I am not saying that I don't care about my life meaning something to
someone else. I absolutely do care. That's one of my 'things' approval
and identity determined by outside sources. But if we toil all our lives
to serve and have absolute and honest faith that death is not the end,
why do we need someone there at that very moment? Can we have absolute
certainty about death without going through it?
I feel as though my questions would send me back to remedial
spirituality class (ha!) but this is the first time I truly feel that
I have to know the answers. I've asked them before and claimed that I
wanted to or already knew the answers, but I didn't. I realize that I
have no freakin' idea about any of it.


My response:

Rose wrote a poem, "Truth", which contained the lines:

Ah, Truth is a wonderful thing,
But a longely thing

The poem ends with the lines:

But here it is, night . . .
And Truth is too thin a blanket.

We come to the search for the Truth with all sorts of preconceptions about what the Truth will give us. We think the Truth will bring us happiness...or if not happiness, at least peace. We think that the Truth will innoculate us against suffering. We think that the Truth will protect us from all the human fears that we have about being alone . . . especially in the face of death.

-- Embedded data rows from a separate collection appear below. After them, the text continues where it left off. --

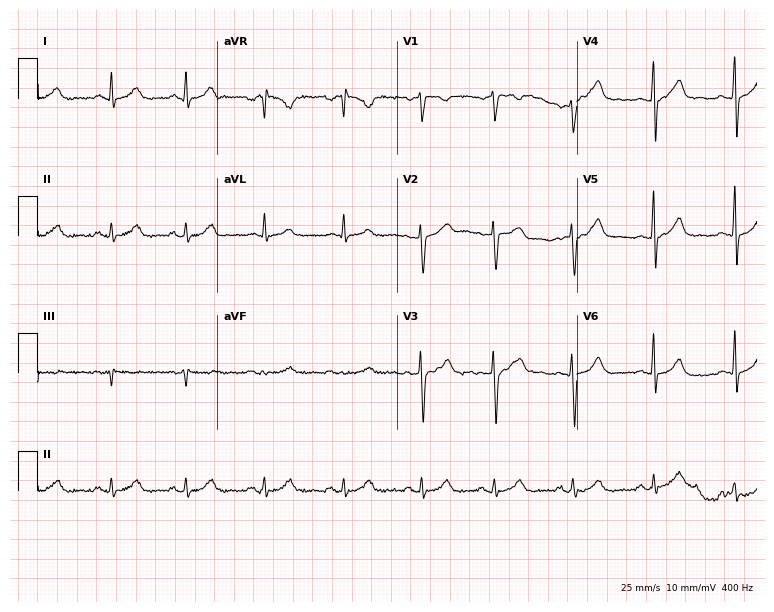
Resting 12-lead electrocardiogram (7.3-second recording at 400 Hz). Patient: a 47-year-old male. Read as a normal ECG.
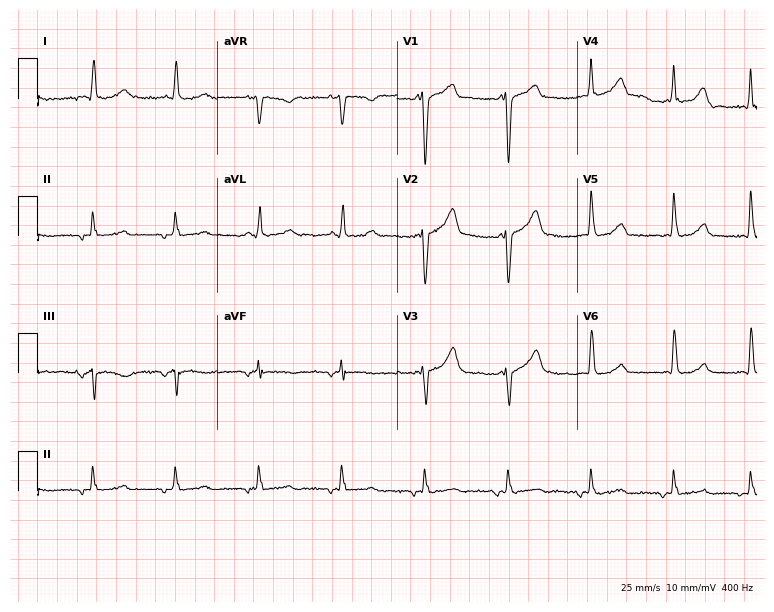
12-lead ECG from a 60-year-old male (7.3-second recording at 400 Hz). No first-degree AV block, right bundle branch block (RBBB), left bundle branch block (LBBB), sinus bradycardia, atrial fibrillation (AF) or sinus tachycardia recorded for this tracing.
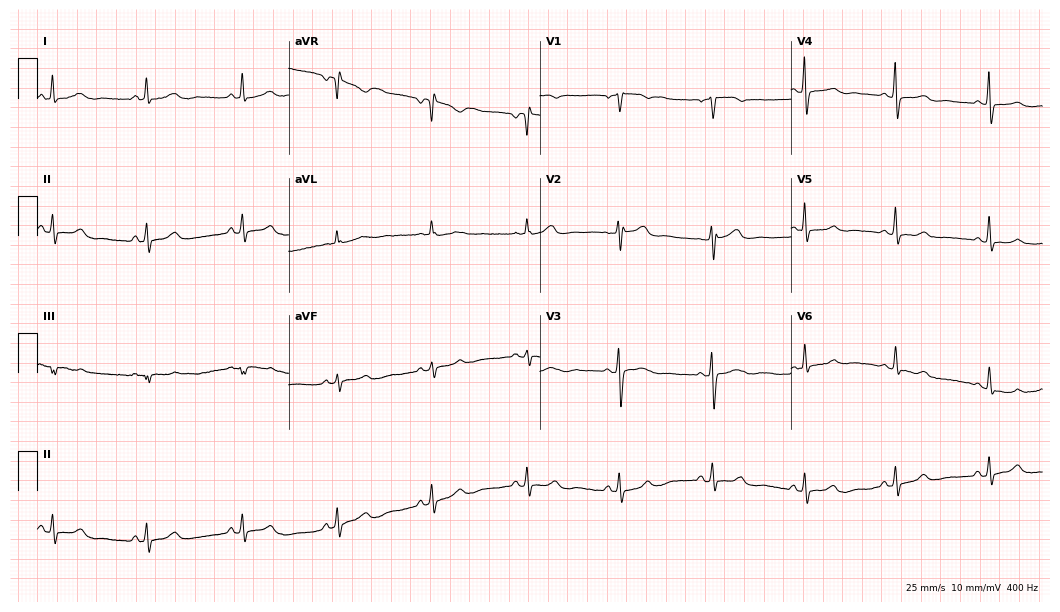
12-lead ECG from a 51-year-old woman. Screened for six findings — first-degree AV block, right bundle branch block (RBBB), left bundle branch block (LBBB), sinus bradycardia, atrial fibrillation (AF), sinus tachycardia — none is recorded. Only these six findings were labelled.
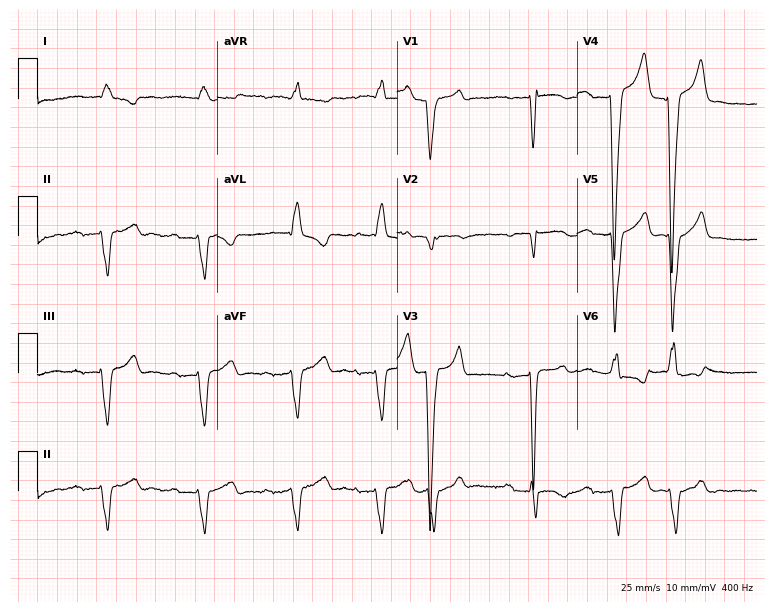
Standard 12-lead ECG recorded from a woman, 71 years old (7.3-second recording at 400 Hz). The tracing shows first-degree AV block, atrial fibrillation (AF).
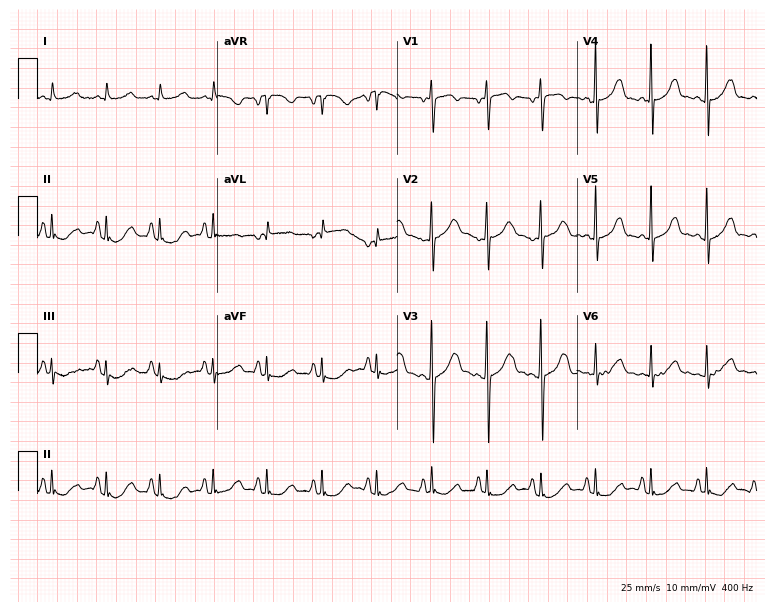
12-lead ECG from a 38-year-old female (7.3-second recording at 400 Hz). Shows sinus tachycardia (a sinus rate of 100 beats per minute or more).
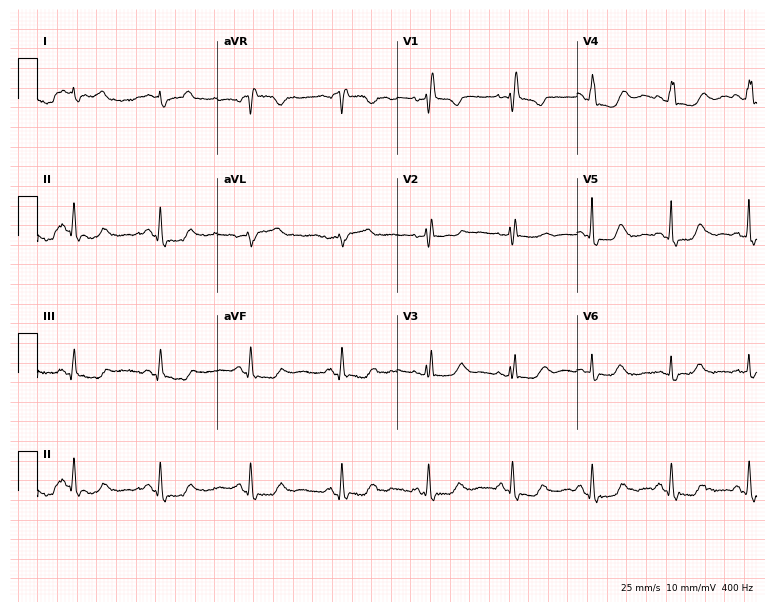
12-lead ECG from a woman, 80 years old. Findings include right bundle branch block.
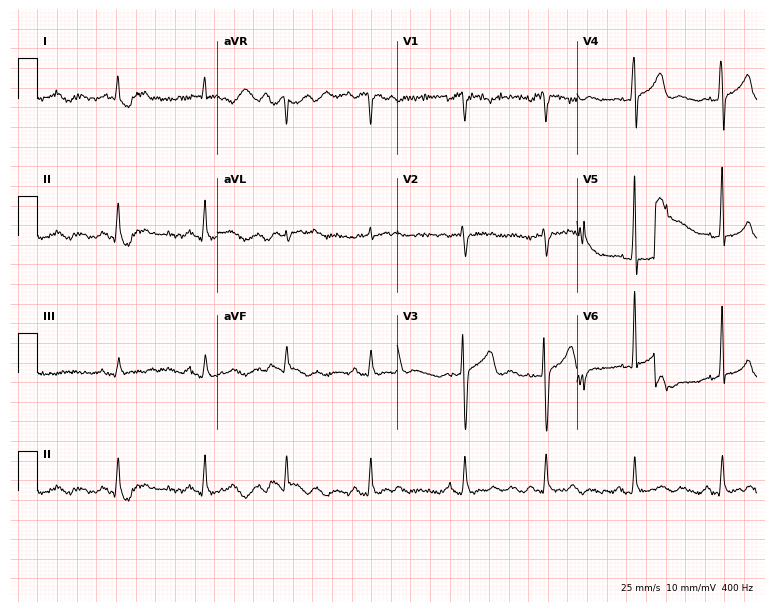
ECG (7.3-second recording at 400 Hz) — a 72-year-old male. Screened for six findings — first-degree AV block, right bundle branch block, left bundle branch block, sinus bradycardia, atrial fibrillation, sinus tachycardia — none is recorded.
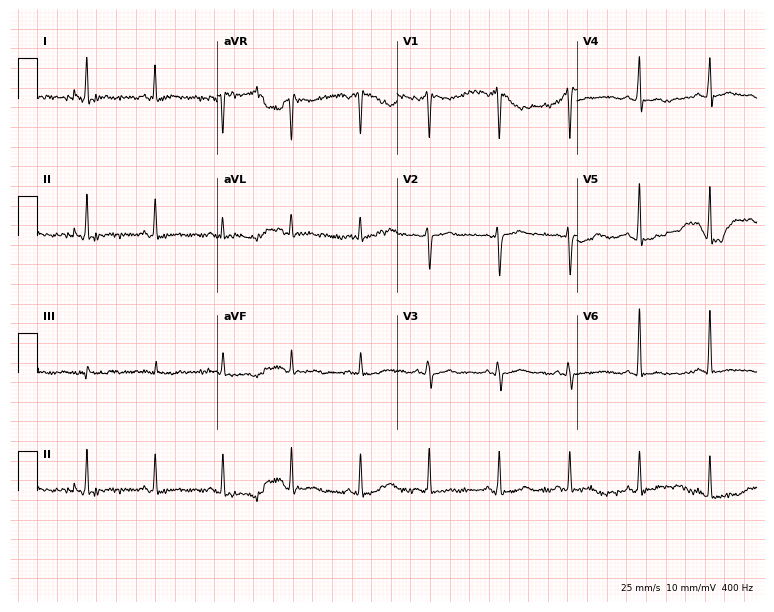
Standard 12-lead ECG recorded from a 34-year-old male patient. None of these six findings is recorded: first-degree AV block, right bundle branch block (RBBB), left bundle branch block (LBBB), sinus bradycardia, atrial fibrillation (AF), sinus tachycardia. Only these six findings were labelled.
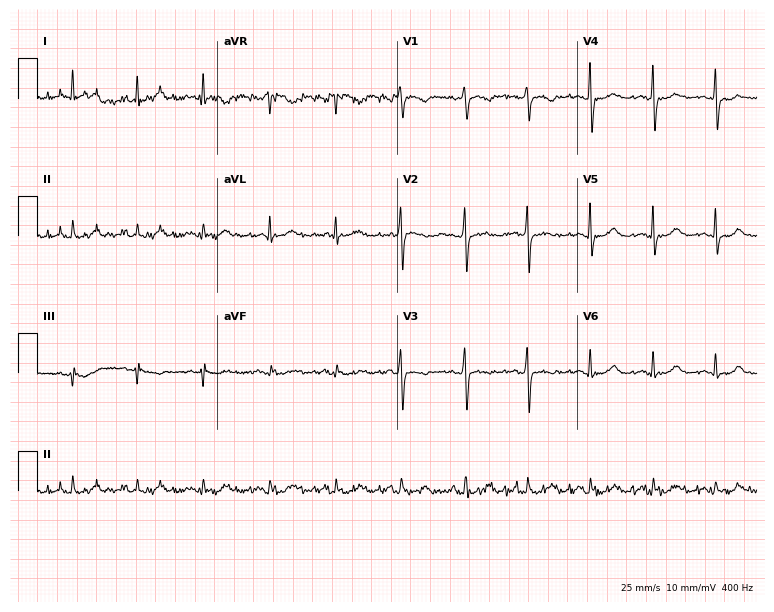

But Rose and other spiritual teachers explicitly warn us against carrying these preconceptions about the "payoff" of the Truth. Truth is a thin blanket: it will not necessarily spare you from grief and fear, even grief for yourself and the ending of your own life. (I say, "not necessarily", because, who knows? Maybe it will. And then again, maybe it won't.)

So I'm not entirely sure it's a reasonable expectation to assume that you will face your death with utter equanimity. The Buddha promised an end to _suffering_, but that just means you are no longer identified with experience. There will still be _pain_, including emotional pain.

Also, I don't think a consistent desire for human companionship at the end of life is in any way an indictment of one's spiritual preparedness. You might think, "Oh, if I was spiritually fit, I shouldn't need any hand-holding, I can face death alone." But, really, think about it: in the light of Death, you have a chance to see things as they are. Trivial things appear trivial, and important things appear important. In that moment, _what_ _else_ on this planet would seem important to you, except connection to other human beings? Dying people look to other people, not because they lack a spiritual perspective, but precisely _because_ they have a spiritual perspective.

The best illustration that exists for all this is the end of Tolstoy's _The Death of Ivan Illych_. Ivan Illych's epiphany, and his final peace, comes when he makes that last connection with his son and his wife. Read it again -- my God, I've read it a hundred times and it never ceases to amaze me.